IRISH REP ONLINE: THEATRE @ HOME WINTER FESTIVAL

24
Jan/21

KT Sullivan and Steve Ross follow Covid-19 protocols in restaging their Irish Rep hit, Love, Noël, at the Players (photo courtesy Irish Rep)

Irish Rep Online
January 26 – March 7, free (donations accepted)
irishrep.org

New York City’s Irish Rep has been one of the busiest and most innovative companies during the pandemic lockdown, presenting a steady stream of online programming, highlighted by new virtual productions of previously staged shows, each available for a limited time. Called “A Performance on Screen,” the works range from gleeful musicals to haunting tales, filmed at the Irish Rep, in actors’ homes, or over Zoom using technology that makes it appear that the characters are in the same space, interacting with one another directly.

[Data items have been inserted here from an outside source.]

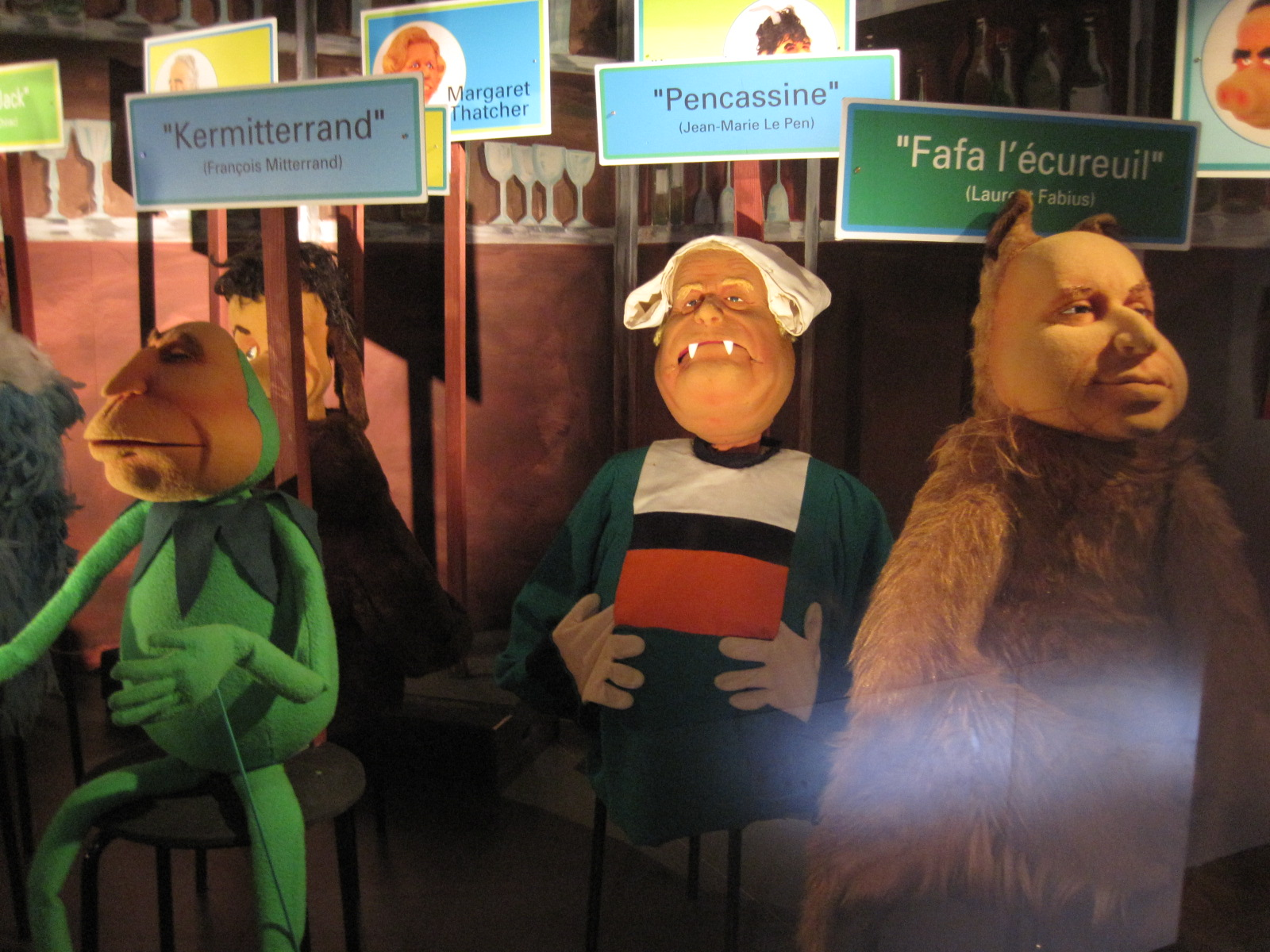 Le Bébête show - Exposition de marionnettes de la citadelle de Besançon
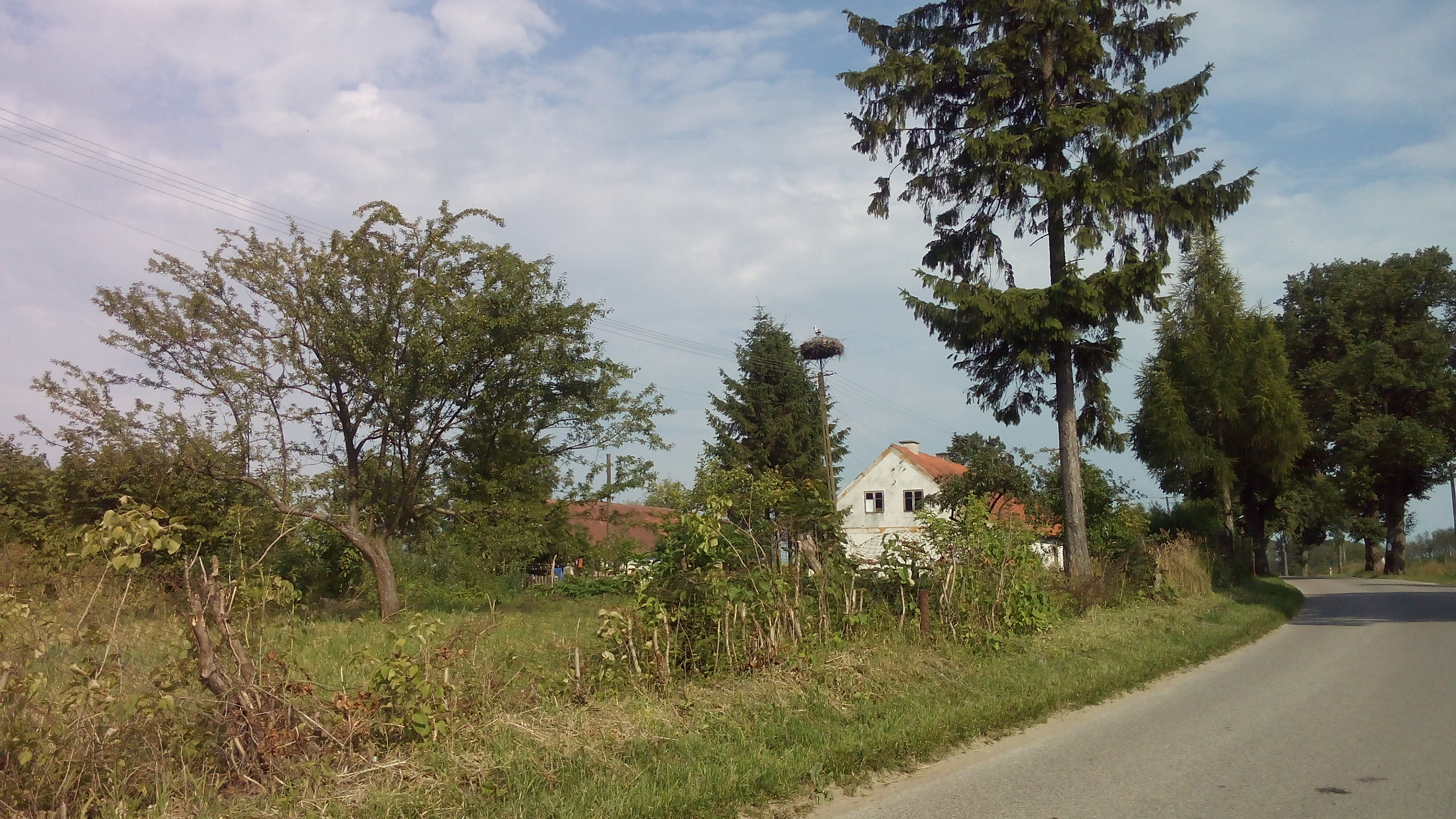 Gniazdo bociana białego znajdujące się we wsi Czyprki
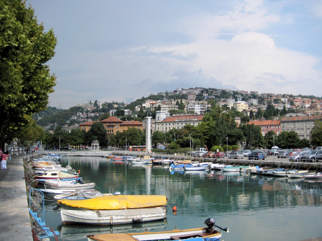 Mrtvi kanal, Trsat, Sušak; Rijeka, Hrvatska
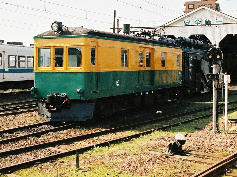 東関屋駅（新潟交通電車線）にて撮影。

Nine of the shows are having at least four encores apiece for the Theatre @ Home Winter Festival, running January 26 through March 7; tickets are free, although there is a suggested donation of $25 (or $100 for the full festival) if you are able to give. The Irish Rep has been a treasure since its founding in 1988, so it is a joy to see it continuing its established tradition during these challenging times. Below is more information about each show as well as a pair of bonus events.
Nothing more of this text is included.